The Heart of the Matter © Sarah Cunnington 2012
Inspired by the HubbleSite image : Hubble/Spitzer Colour Mosaic of the Galactic Centre Credits : NASA, ESA, Q.D. Wang (University of Massachusetts, Amhurst) NASA Jet Propulsion Laboratory, S. Stolovy (Spitzer Science Centre/Caltech)
I am currently counting the days until I have a hip replacement. No, I’m not complaining, but rather explaining my current preoccupation with bones, muscles, and my all too often outraged nerves…
I find it curious that a long period spent exploring images of outer space, a vast emptiness, interspersed with amorphous masses of star-studded dust, should engender (amongst other things) a series of small, structured and extremely visceral paintings.
But perhaps it’s not so extraordinary after all. The same hand that created the stars, created me. The maker’s distinctive mark is imprinted on all he has made, like the inimitable brushstrokes of an artist. Perhaps that’s why a fabulous image of the Milky Way also speaks to me of the intricate workings of the human heart, The wonderfully complex, pulsating organ that drives our bodies, and is so inextricably bound up in our emotions, the very seat of our souls.
A new start
May 20th 2013

Coral Garden © Sarah Cunnington 2011
In 2005, I moved to France with my husband and daughter. For the first six years after our arrival, I concentrated almost exclusively on landscape paintings. It was a way of putting down roots, of making the place my own, as I explored the curves and contours of the hills and valleys surrounding our old farmhouse in the Southern Jura Mountains.
Then, at the end of a year long string of exhibitions, I found myself with a disabling tendinitis of the wrist. It prevented me from painting for months. However, this enforced ‘fallow’ period was incredibly productive!
As I was also having increasing problems walking I decided to "surf the web" instead, and the more exotic the location the better! I spent hours watching amazing You Tube videos of underwater lava flows and coral reefs, Eventually my browsing led me to the website of the Hubble telescope, and its photographic treasure trove of stars, galaxies and nebula. I was hooked.
As I gradually felt able to start painting again, I knew didn’t want to just copy someone else’s photos, I wanted to use them as the starting point of some new work.

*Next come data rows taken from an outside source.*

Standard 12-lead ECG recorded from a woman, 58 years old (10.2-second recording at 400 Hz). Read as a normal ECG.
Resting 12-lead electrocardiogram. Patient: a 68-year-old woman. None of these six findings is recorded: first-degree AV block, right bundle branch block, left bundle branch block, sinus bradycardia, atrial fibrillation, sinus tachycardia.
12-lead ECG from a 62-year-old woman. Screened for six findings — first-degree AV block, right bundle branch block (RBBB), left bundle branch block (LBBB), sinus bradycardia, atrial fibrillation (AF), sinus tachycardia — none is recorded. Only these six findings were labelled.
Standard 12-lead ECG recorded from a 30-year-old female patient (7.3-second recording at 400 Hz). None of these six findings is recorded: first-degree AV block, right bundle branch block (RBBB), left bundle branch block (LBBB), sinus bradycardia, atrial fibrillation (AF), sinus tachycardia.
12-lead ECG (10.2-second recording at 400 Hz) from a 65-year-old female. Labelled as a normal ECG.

Over the years I have tended to vary my styles and subjects, to avoid getting stale. Stashed away around the house there were a number of canvases already prepared with textured surfaces. I decided to use these for the new paintings. Occasionally this meant painting over old pictures, but I guess we all have to make sacrifices sometimes!
Although I had a general sense of where I wanted to go, I decided to let the surface lines and textures guide me. I was searching for pattern in random forms, and I found it too, often exactly where it needed to be! The coral tree in the painting above, for example, corresponds exactly with lines in the textured surface that I had prepared 4 years before! This transitional work was finished shortly before the 'Space' series began.

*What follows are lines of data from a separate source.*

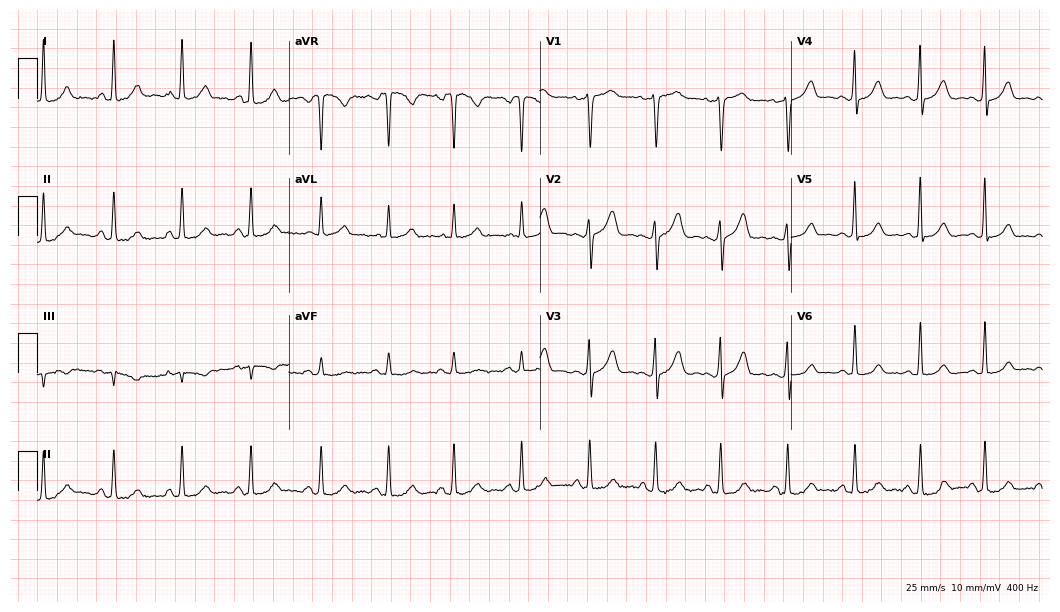
Electrocardiogram, a 39-year-old female patient. Overall reading on record: normal ECG.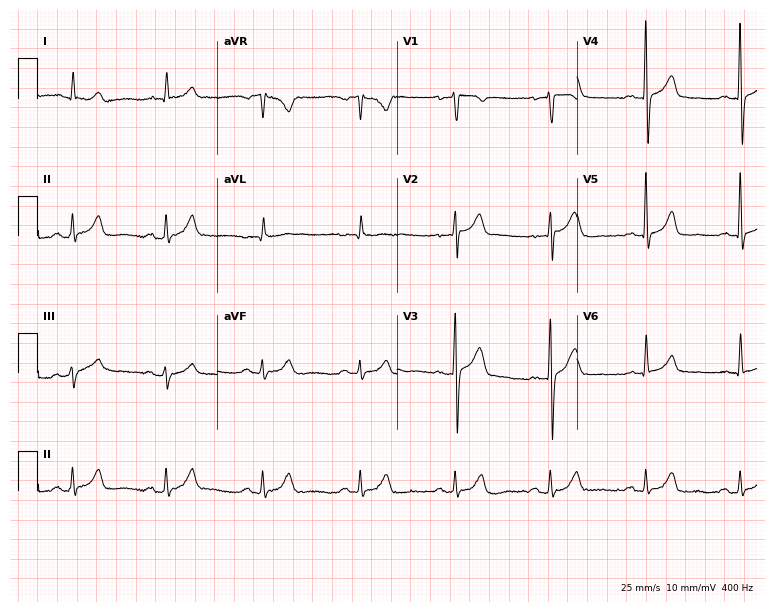
12-lead ECG (7.3-second recording at 400 Hz) from a male, 72 years old. Screened for six findings — first-degree AV block, right bundle branch block, left bundle branch block, sinus bradycardia, atrial fibrillation, sinus tachycardia — none is recorded.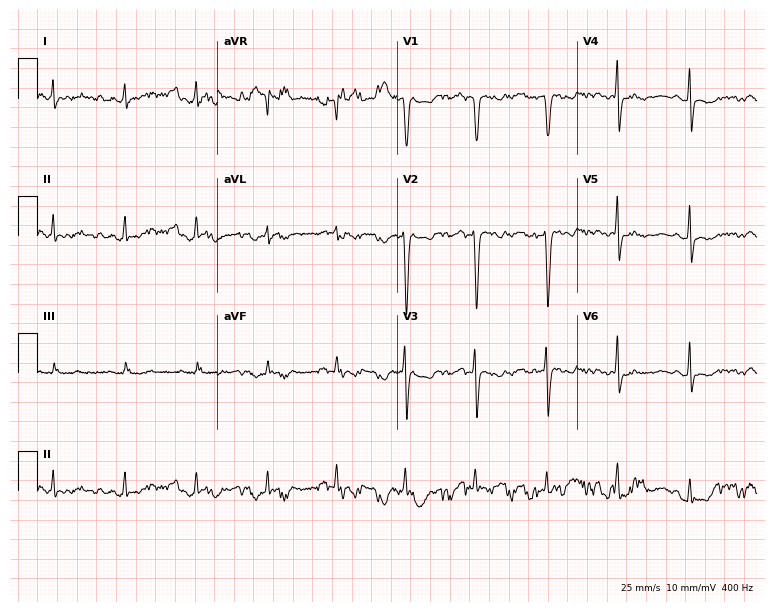
Standard 12-lead ECG recorded from a 30-year-old woman (7.3-second recording at 400 Hz). None of these six findings is recorded: first-degree AV block, right bundle branch block, left bundle branch block, sinus bradycardia, atrial fibrillation, sinus tachycardia. Findings outside these six are not listed.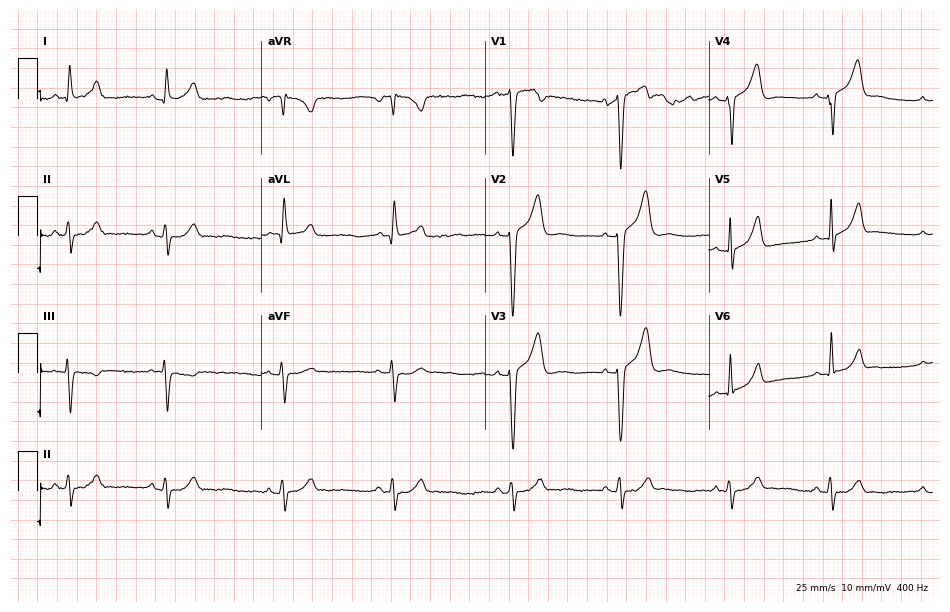
12-lead ECG from a 43-year-old male patient (9.1-second recording at 400 Hz). No first-degree AV block, right bundle branch block (RBBB), left bundle branch block (LBBB), sinus bradycardia, atrial fibrillation (AF) or sinus tachycardia recorded for this tracing.

I can sometimes spend hours just sitting and looking at a painting in progress, reflecting on the various ways it might develop. Is there a natural coherence to the forms that are emerging? What are they saying to me? If I am not convinced by what I see, I may paint over the whole canvas and start again from scratch. Whether the work is large or small, whether it comes together slowly or swiftly, it is liberating to feel a total absence of pressure: no hurry, no worry! I may leave a work alone for weeks, then come back to it with a fresh eye and renewed energy. The time delay doesn't seem to break the creative flow when I am working in a more abstract way.
The following posts will mostly be about the things I've discovered and am continuing to discover through my paintings, both figurative and abstract. I don’t expect everyone to feel the way I feel or see exactly what I see, but maybe these reflections on my work, and my life here in France, will help expand your personal vision of the world around you, as together we contemplate the marvels of creation, the immensity of the universe, the fragile beauty of our planet, the intimate complexity of our own bodies, and the awesome God who created it all.